CSV Files in Amazon S3
This connector materializes delta updates of Flow collections into files in an S3 bucket per the CSV format described in RFC-4180. The CSV files are compressed using Gzip compression.
The delta updates are batched within Flow, converted to CSV files, and then pushed to the S3 bucket at a time interval that you set. Files are limited to a configurable maximum size. Each materialized Flow collection will produce many separate files.
ghcr.io/estuary/materialize-s3-csv:dev
provides
the latest connector image. You can also follow the link in your browser to see past image versions.
Prerequisites
To use this connector, you'll need:
- An S3 bucket to write files to. See this guide for instructions on setting up a new S3 bucket.

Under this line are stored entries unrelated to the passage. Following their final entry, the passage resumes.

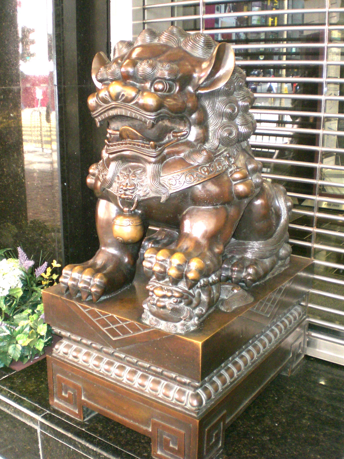 青銅吉祥物在怡安華人行門前, Central, Hong Kong
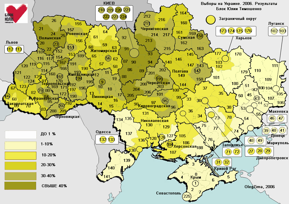 map
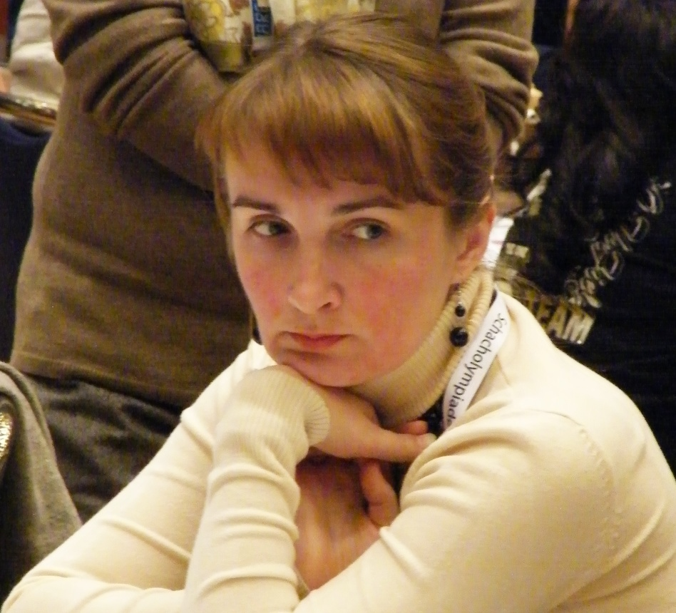 Tatjana Berlin bei der 38. Schacholympiade in Dresden 2008
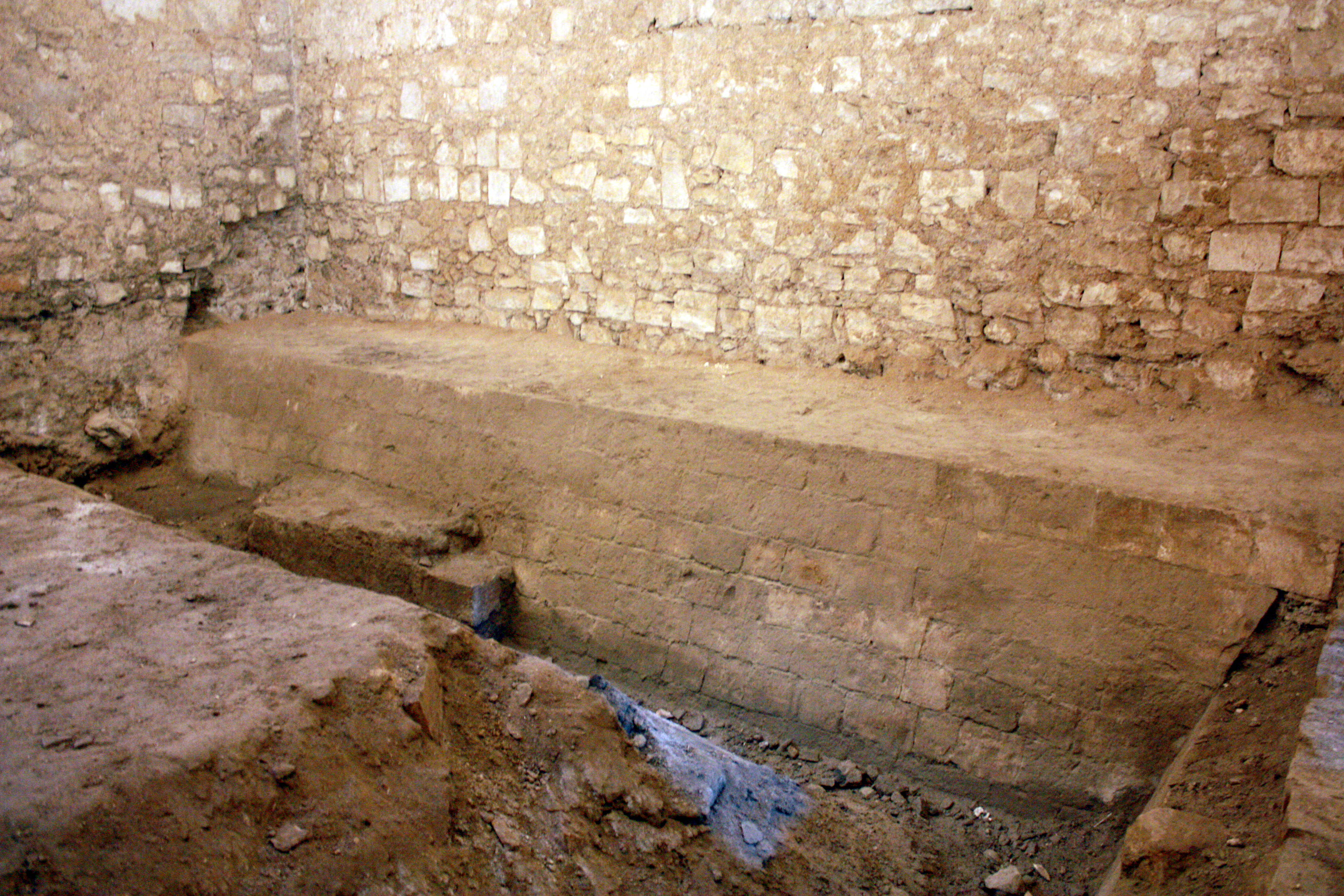 Castello di Barletta - Sotterranei - Frammento della cortina esterna del palatium angioino
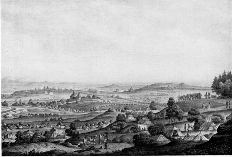 Prise de Mayence die Belagerung von Mainz 1792 hat der Weimarer Maler Georg Melchior Kraus in einem Kolorierten Stich der Nachwelt überliefert. Le siège de Mayence par les Français en 1792
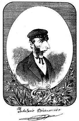 Indalezio Bizkarrondo Bilintx

- An AWS root or IAM user with the
s3:PutObject
permission for the S3 bucket. For this user, you'll need the access key and secret access key. See the AWS blog for help finding these credentials.
Configuration
Use the below properties to configure the materialization, which will direct one or more of your Flow collections to your bucket.
Properties
Endpoint
Property | Title | Description | Type | Required/Default |
---|---|---|---|---|
/bucket | Bucket | Bucket to store materialized objects. | string | Required |
/awsAccessKeyId | AWS Access Key ID | Access Key ID for writing data to the bucket. | string | Required |
/awsSecretAccessKey | AWS Secret Access key | Secret Access Key for writing data to the bucket. | string | Required |
/region | Region | Region of the bucket to write to. | string | Required |
/uploadInterval | Upload Interval | Frequency at which files will be uploaded. | string | 5m |
/prefix | Prefix | Optional prefix that will be used to store objects. | string | |
/fileSizeLimit | File Size Limit | Approximate maximum size of materialized files in bytes. Defaults to 10737418240 (10 GiB) if blank. | integer | |
/endpoint | Custom S3 Endpoint | The S3 endpoint URI to connect to. Use if you're materializing to a compatible API that isn't provided by AWS. Should normally be left blank. | string | |
/csvConfig/delimiter | Delimiter | Character to separate columns within a row. Defaults to a comma if blank. Must be a single character with a byte length of 1. | integer | |
/csvConfig/nullString | Null String | String to use to represent NULL values. Defaults to an empty string if blank. | integer | |
/csvConfig/skipHeaders | Skip Headers | Do not write headers to files. | integer |
Bindings
Property | Title | Description | Type | Required/Default |
---|---|---|---|---|
/path | Path | The path that objects will be materialized to. | string | Required |
Sample
materializations:
${PREFIX}/${mat_name}:
endpoint:
connector:
image: "ghcr.io/estuary/materialize-s3-csv:dev"
config:
bucket: bucket
awsAccessKeyId: <access_key_id>
awsSecretAccessKey: <secret_access_key>
region: us-east-2
uploadInterval: 5m
bindings:
- resource:
path: ${COLLECTION_NAME}
source: ${PREFIX}/${COLLECTION_NAME}
File Names
Materialized files are named with monotonically increasing integer values, padded with leading 0's so they remain lexically sortable. For example, a set of files may be materialized like this for a given collection:
bucket/prefix/path/v0000000000/00000000000000000000.csv
bucket/prefix/path/v0000000000/00000000000000000001.csv
bucket/prefix/path/v0000000000/00000000000000000002.csv
Here the values for bucket and prefix are from your endpoint configuration. The path is specific to the binding configuration. v0000000000 represents the current backfill counter for binding and will be increased if the binding is re-backfilled, along with the file names starting back over from 0.
Eventual Consistency
In rare circumstances, recently materialized files may be re-written by files with the same name if the materialization shard is interrupted in the middle of processing a Flow transaction and the transaction must be re-started. Files that were committed as part of a completed transaction will never be re-written. In this way, eventually all collection data will be written to files effectively-once, although inconsistencies are possible when accessing the most recently written data.